The Republican Party-aligned Institute on Religion and Democracy also called on the National Association of Evangelicals not to question President Bush's policies.
However, many prominent evangelicals put their faith ahead of politics and did release a statement:
Climate Change: An Evangelical Call to Action
Preamble
As American evangelical Christian leaders, we recognize both our opportunity and our responsibility to offer a biblically based moral witness that can help shape public policy in the most powerful nation on earth, and therefore contribute to the well-being of the entire world.1 Whether we will enter the public square and offer our witness there is no longer an open question. We are in that square, and we will not withdraw.

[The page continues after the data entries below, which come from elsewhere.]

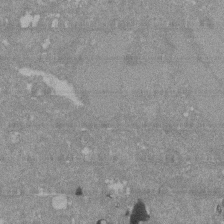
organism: Mouse
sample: ED-1 cell nuclei; centrioles
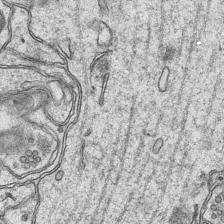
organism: Mouse
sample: CA1 Hippocampus
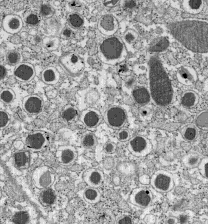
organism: C57BL Mouse
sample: Pancreatic islet
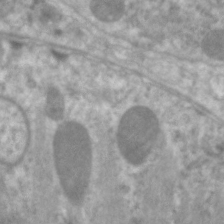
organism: C. elegans
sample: Pharynx
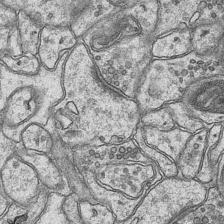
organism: Mouse
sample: CA1 Hippocampus
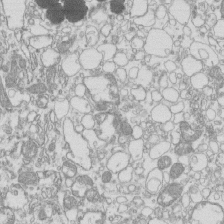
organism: Mouse
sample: Macrophages
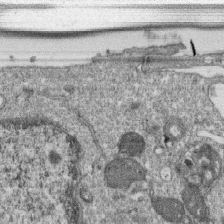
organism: African green monkey
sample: Vero E6 cells infected with SARS-CoV-2
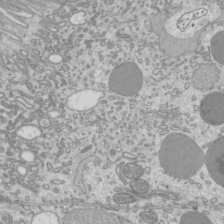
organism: Mouse
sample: Cilia; mouse epididymis
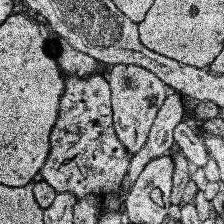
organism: Human
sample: Temporal Lobe
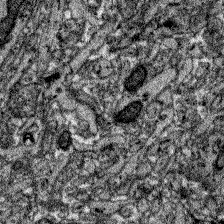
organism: Zebrafish
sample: Larval olfactory bulb

We are proud of the evangelical community's long-standing commitment to the sanctity of human life. But we also offer moral witness in many venues and on many issues. Sometimes the issues that we have taken on, such as sex trafficking, genocide in the Sudan, and the AIDS epidemic in Africa, have surprised outside observers. While individuals and organizations can be called to concentrate on certain issues, we are not a single-issue movement. We seek to be true to our calling as Christian leaders, and above all faithful to Jesus Christ our Lord. Our attention, therefore, goes to whatever issues our faith requires us to address.
Over the last several years many of us have engaged in study, reflection, and prayer related to the issue of climate change (often called "global warming"). For most of us, until recently this has not been treated as a pressing issue or major priority. Indeed, many of us have required considerable convincing before becoming persuaded that climate change is a real problem and that it ought to matter to us as Christians. But now we have seen and heard enough to offer the following moral argument related to the matter of human-induced climate change. We commend the four simple but urgent claims offered in this document to all who will listen, beginning with our brothers and sisters in the Christian community, and urge all to take the appropriate actions that follow from them.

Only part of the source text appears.